Data Editing
Once the data had been entered into the computerised database, the information contents of each data item for the different respondents (persons, households and/or islands) could be checked in detail for consistency. A number of the adjustments carried out are described in the following paragraphs to illustrate their range and scope. The purpose of the datacleaning operation was to ensure that all information used in the analysis was logically correct and
acceptable. Where the information was obviously faulty, and the correct value could not be inferred, the data were generally treated as non-response.
Errors in the data emanate from different sources. The most common problem was that enumerators did not always properly understand or code the information they obtained during household visits. This was the case with household consumption where the quantities noted down were sometimes inconsistent with the value and the standard unit of measurement. For instance, for a 50 kg bag of rice, the price would have been entered correctly but the quantity given as 1 (bag) rather than 50 (kg) as needed for data consistency. Errors made during the coding process, which resulted in the wrong allocation of the information, were far less frequent. The data-entry process generated two distinct types of errors. Firstly, there were data transcription (keypunching) errors, which form a normal part of the work and are controlled to the extent possible through edit checks in the data entry programmes. The second type of error introduced during data entry related to the structure of the data entry system. Information was sometimes missing in some parts of the questionnaires while other parts, logically linked to those sections, contained data. In some cases, information supplied in different sections was contradictory in nature. This
sometimes caused the data entry programme to stop, waiting for consistent information. When this was not available, dummy information was given to ensure continuation of data entry. Such problems should have been, and were mostly, captured in the field but in cases where they had slipped through, remedial action was necessary after data entry.

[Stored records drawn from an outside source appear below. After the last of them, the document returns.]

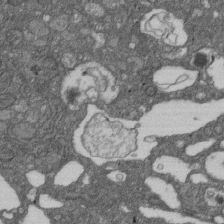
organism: Drosophila
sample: Nephrocyte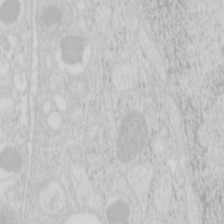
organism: Mouse
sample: Pancreas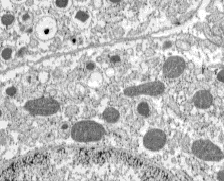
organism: C57BL Mouse
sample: Pancreatic islet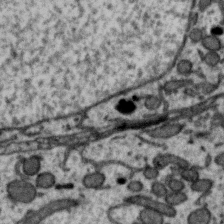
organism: Zebra finch
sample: Brain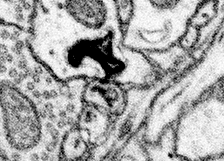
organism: Mouse
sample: Somatosensory cortex neuropil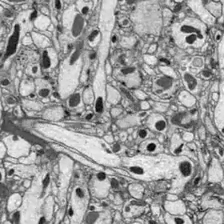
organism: Drosophila
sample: Optic lobe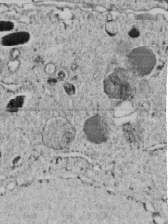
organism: C. elegans
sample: C. elegans embryo early stage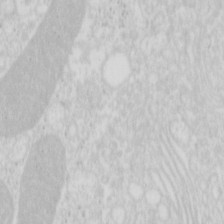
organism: Mouse
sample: Pancreas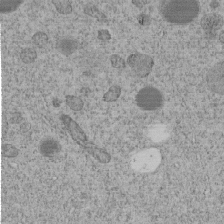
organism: C. elegans
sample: C. elegans embryo early stage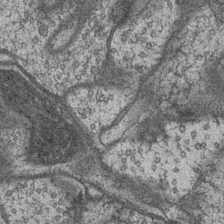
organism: Drosophila
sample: Optic medulla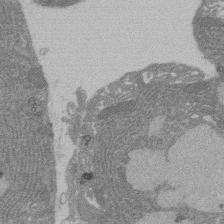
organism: Rat
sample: Salivary granule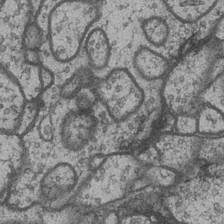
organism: Drosophila
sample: Optic medulla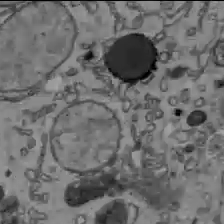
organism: C57BL Mouse
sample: Liver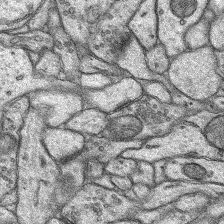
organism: Rat
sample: Hippocampus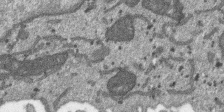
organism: Human
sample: Lung epithelial cells infected with SARS-CoV-2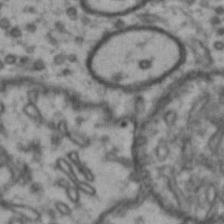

The following examples illustrate the cleaning process. The area available per person was calculated from the area of the house and the number of household members. If the result was less than five square feet per person, the information on size of the house was deleted and the household treated as nonrespondent for this question. The island questionnaire contained a question relating to the number of trips to the atoll capital or Male’ by dhoni (vessel). There were four possible answers, namely: daily, the number of times per week, the number of times per month, and frequently. During cleaning, all data were converted to the number of times per month. Because the focus was on islands from which there is infrequent dhoni traffic to the atoll capital or Male’, the answer frequently was above the limit set, at par with daily.
Another question on the island questionnaire asked for the distance to the nearest public telephone on another island. If the island itself had a public telephone, this question was not to be answered. In cases where this information was given, it was deleted. Where it was unclear whether the distance was given in hours as requested instead of in minutes, the distance was checked on the map and corrected as necessary.
For children between one and five years of age, the arm circumference, height and weight were measured. These measurements should have been in centimetres and kilograms. In a number of cases, measurements were clearly reported in inches and adjustments were made accordingly. In other instances, when there was no obvious correction procedure (children reportedly taller than 1.2 metres or less than three kilos in weight, for instance), the information was deleted and treated as non-response.
An important issue in the analysis of the data is the treatment of non-response. Even though data for a household, its members or the island may be available in general, it is often not available for all the items of information studied. In some cases, this is due to the lack of information in the original questionnaire, while in other cases it may be due to corrections applied in the data editing and cleaning steps described earlier. In all instances, missing information has in principle been treated in the same way.
The basic assumption is that non-response is unbiased; in other words, that the behaviour of non-respondents is the same as that of respondents. This assumption makes it possible to formulate consistent procedures for dealing with data gaps. In the simplest case and at the lowest level of aggregation, this means that the percentage of respondents giving a certain answer is also (assumed to be) the percentage of the total population at that level of aggregation giving that answer. As rates of non-response differ from one area to another, as well as from one data item to another, these percentages have to be converted to the number of persons represented. This allows for the aggregation of the information so that the percentage distributions and average values at higher levels (island, atoll and overall) can be calculated.
While this procedure is straightforward in principle, it becomes rather complicated when it involves a number of steps which all have their own non-response. This occurs for instance in the calculation of employment, unemployment and underemployment, which are calculated on the basis of the particular responses to a series of questions on the activities of each person above the age of 11 years.
Overall, not only was the sample size large, major efforts were also made to ensure that data complied with qualitative criteria reflected in the use of consistency and other checks.